フランスの飛行士であり作家でもあったサン=テグジュペリ。
彼のこの作品は、世界中のたくさんの読者にいまなお愛されています。
今回紹介するのは、サン=テグジュペリの『星の王子さま』です!
子ども向けに書かれた童話でありながら、その内容はとても優しく、深いものがあり、大人であっても、多くのことを感じさせられずにはいられません。
1943年に書かれた本書は、日本では1953年に岩波少年文庫として刊行されました。
そんなに前の童話であるにも関わらず、これだけ愛され人気を持つということはとてもすごいことですね。
『星の王子さま』で語られる本当に大切なものとはなにか。
王子さまは旅をする中でいったい何をすることができたのか。
ここでは『星の王子さま』のあらすじとどういったことを指し示しているのかを紹介していきます。
Contents
『星の王子さま』のあらすじ
サハラ砂漠で星の王子さまと出会う
語り手であるぼく。
今から6年前にサハラ砂漠上空を飛んでいるときに、飛行機のエンジンが故障して不時着をしてしまいます。

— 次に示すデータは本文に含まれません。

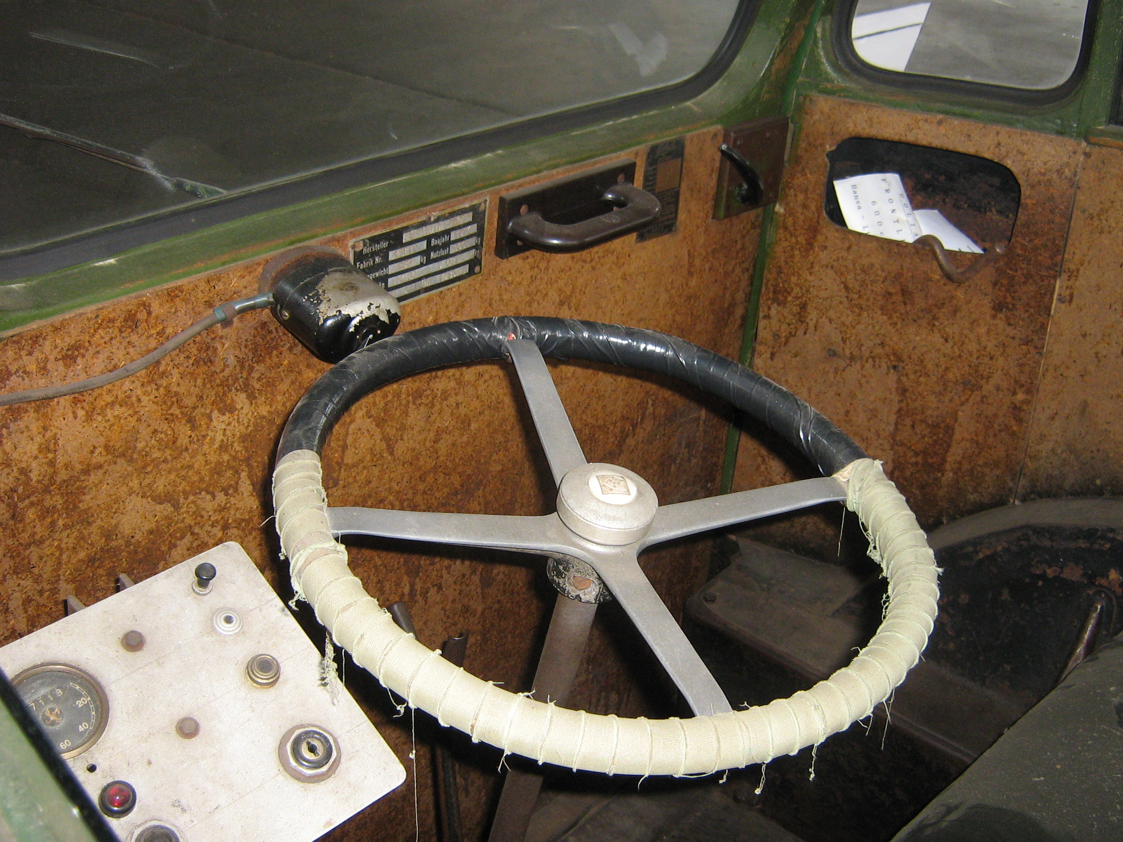 1934 Goliath
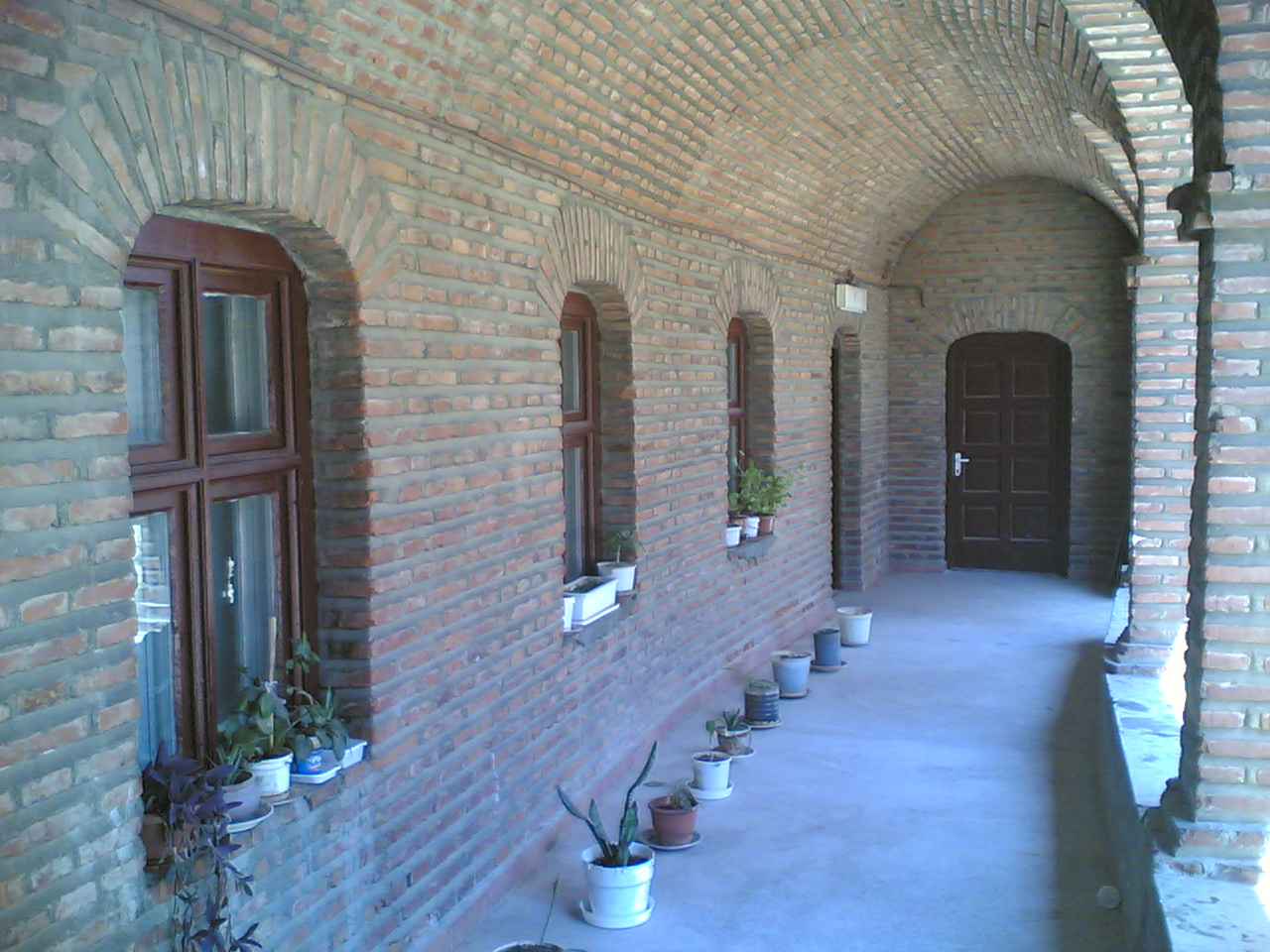 Mănăstirea Plumbuita. Fotografii făcute personal cu telefonul mobil. Prin aceasta renunţ explicit la drepturile de autor.
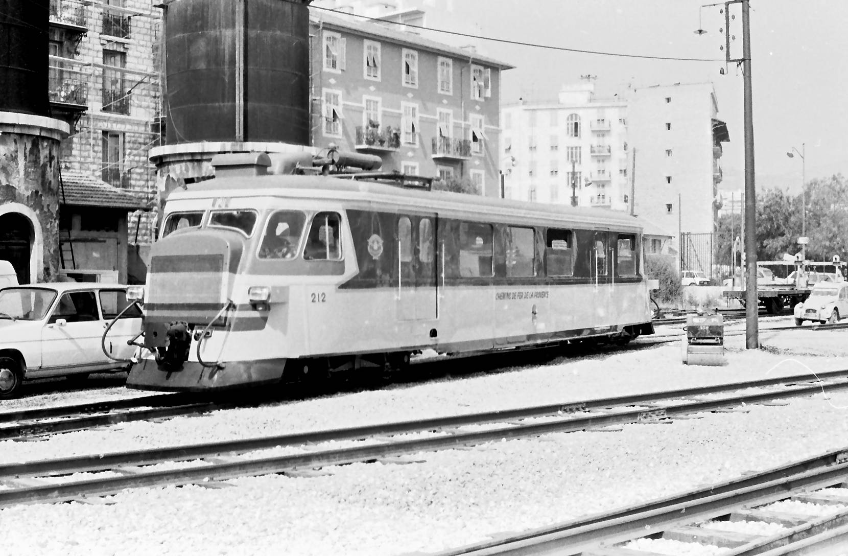 Autorail Billard N° 212 des Chemins de fer de Provence (voie métrique) dans l'avant gare de Nice ("Gare du Sud") en juillet 1983
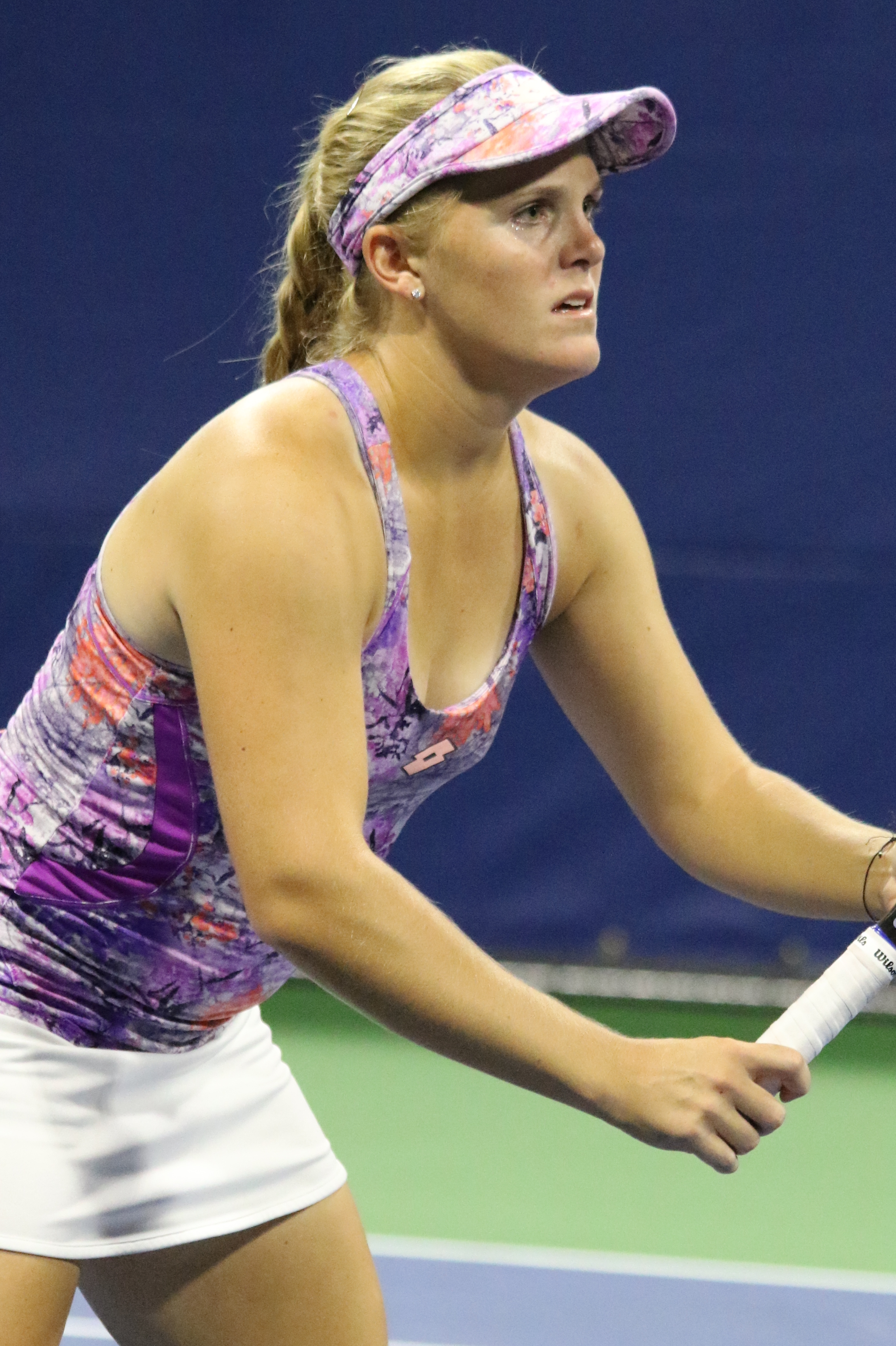 Oudin US16 (2)
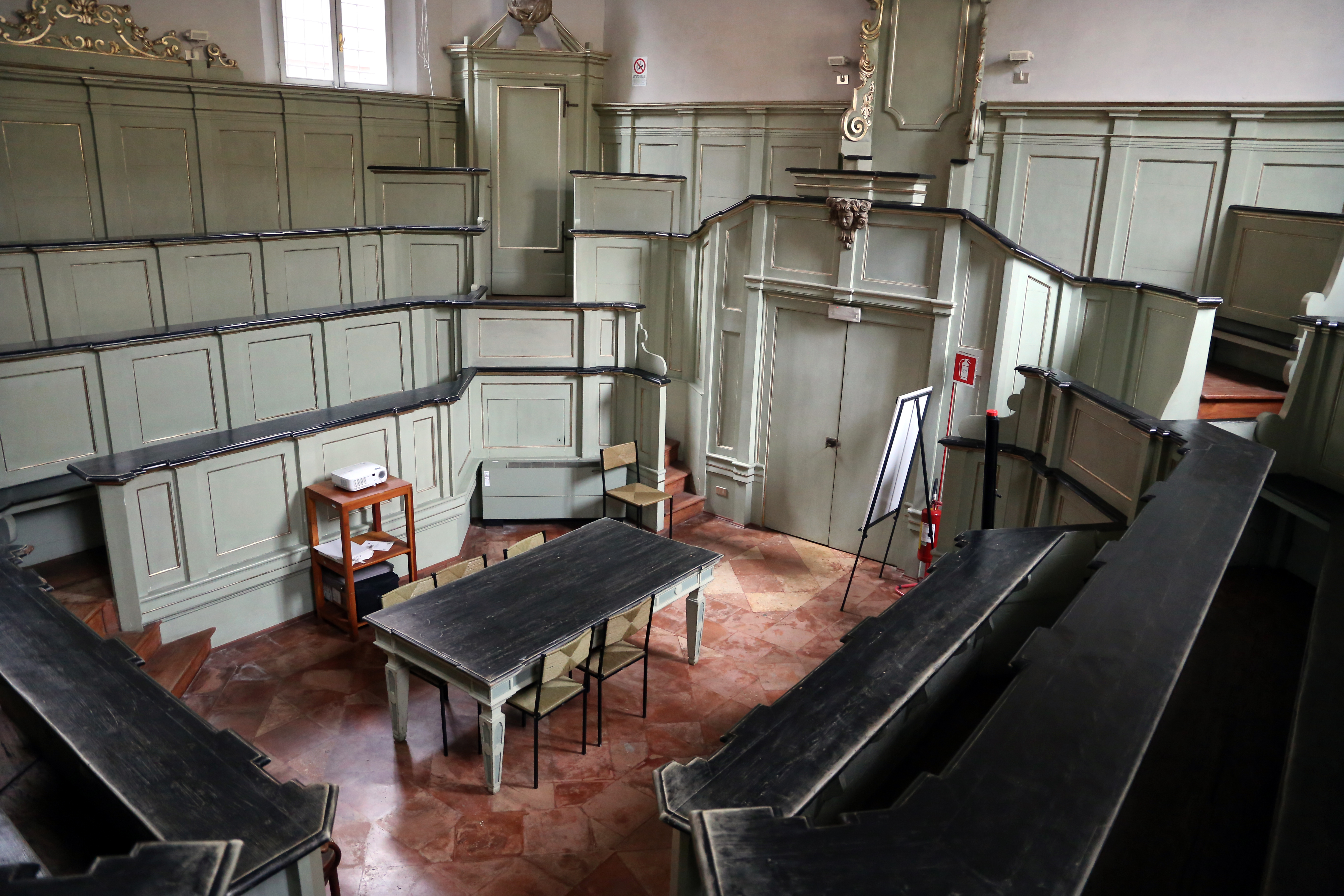 Palazzo Paradiso This is a photo of a monument which is part of cultural heritage of Italy.
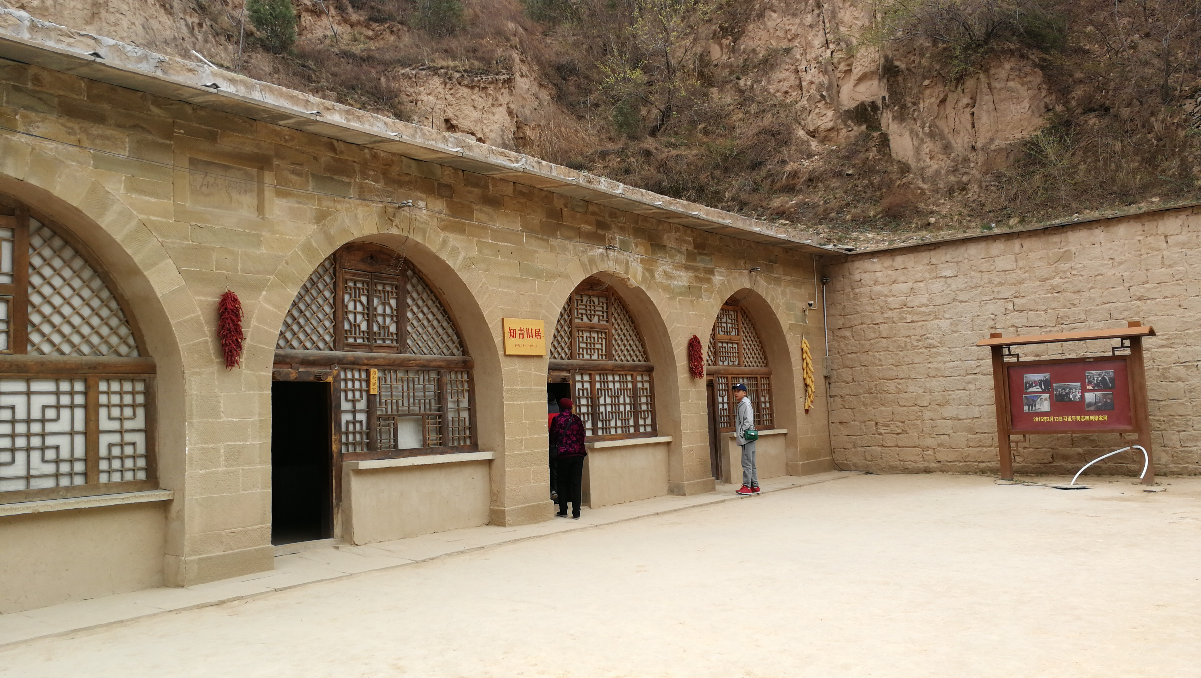 延安市延川县文安驿镇梁家河村
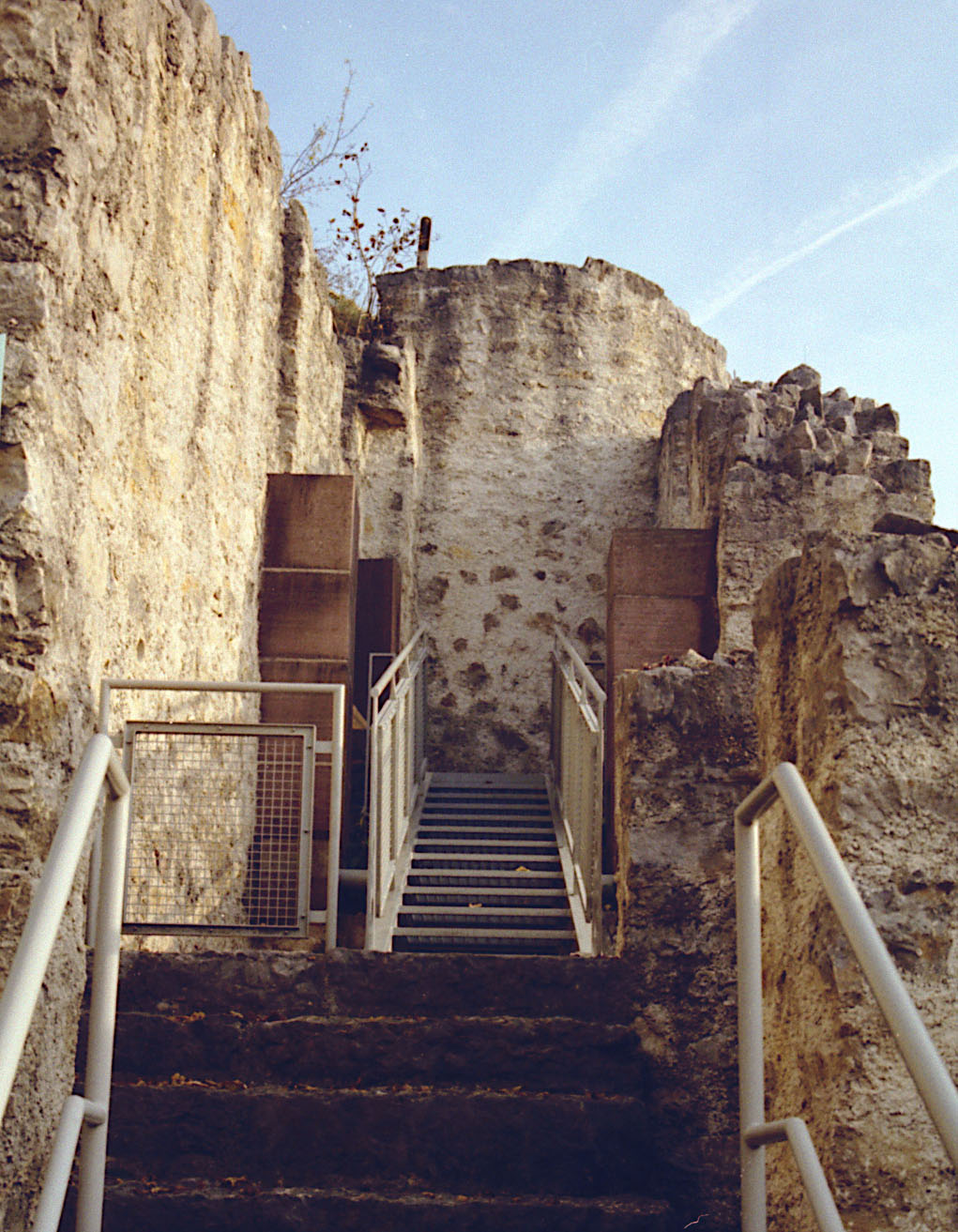 Zwinger als Aufgang zur Kernburg des Schlosses Münchenstein
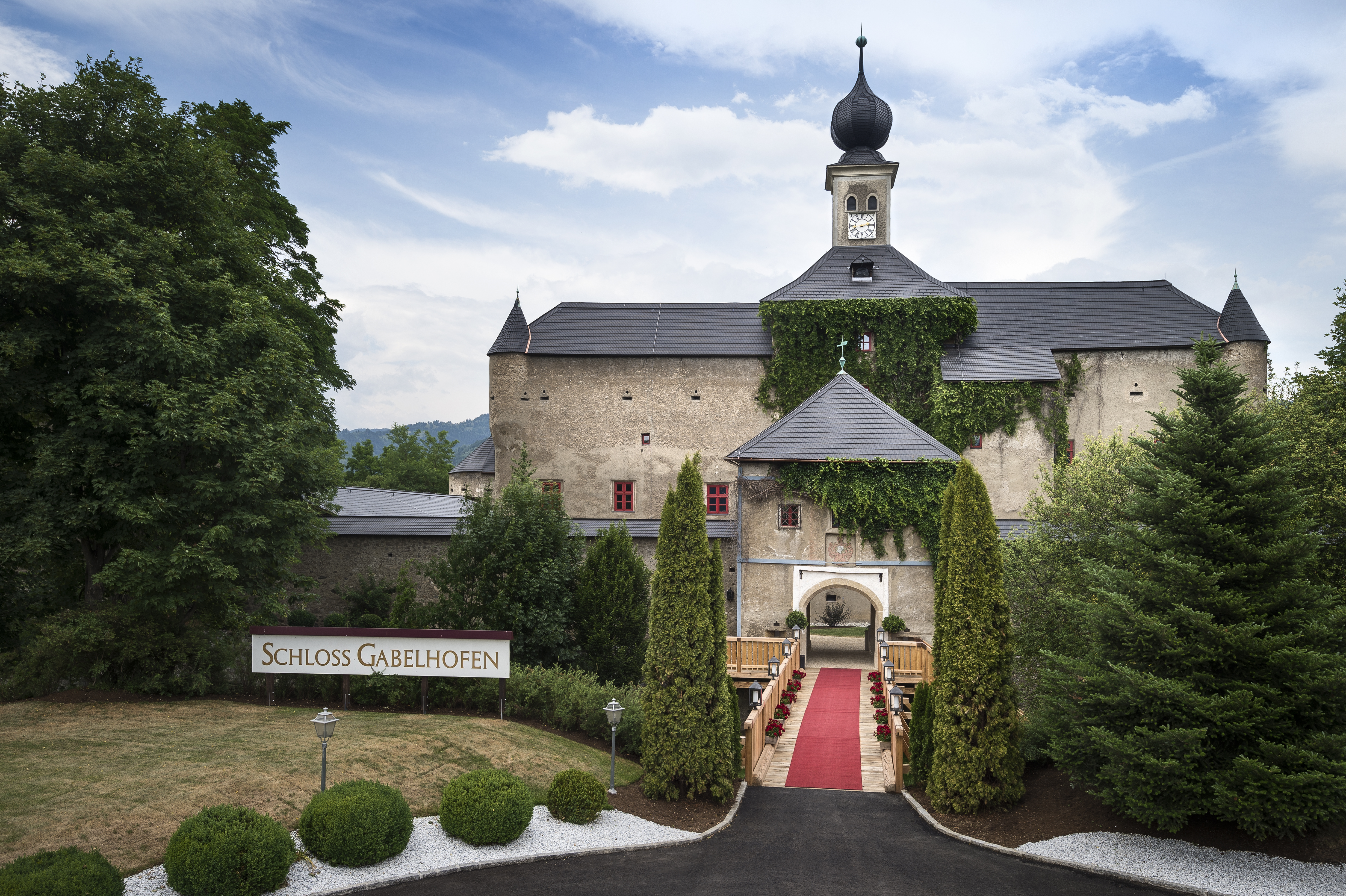 Schloss Außenansicht

たった一人で飛んでいたから、自分一人で飛行機を修理して砂漠から脱出をしなければいけません。
不時着した次の日の朝、ぼくはそれまで聞いたことのない不思議な声で起こされます。
その子はぼくに「ねえ……。ヒツジを描いてくれない?」とお願いをしてきました。
それが星の王子さまとの出会いでした。
王子さまは、たくさん質問をするくせに、ぼくからの質問にはぜんぜん答えてくれないので、いったいどういう子なのかがなかなかわかりませんでした。
それでも少しずつ彼が話したことをつなぎあわせることでいろんなことがわかってきました。
王子さまは、ほかの星からやってきたのでした。
「星の王子さま」の星
王子さまの星は、すごく小さく、ちょっとでもまっすぐ歩いたら、すぐにもとの場所に戻ってきちゃいます。
星の大きさもふつうの家くらいの大きさしかないのです。
ぼくは王子さまの星は1909年に発見された〈小遊星B612〉だと考えました。
王子さまは毎日少しずつ、王子さまが住んでいた星のこと、星から出発したいきさつ、そしてその後の旅の話をしてくれるようになりました。
王子さまの星にはバオバブの木があります。
小さいときはバラの芽との区別がつきにくいけれど、きちんと駆除しないと、すぐに大きくなって星を壊してしまいます。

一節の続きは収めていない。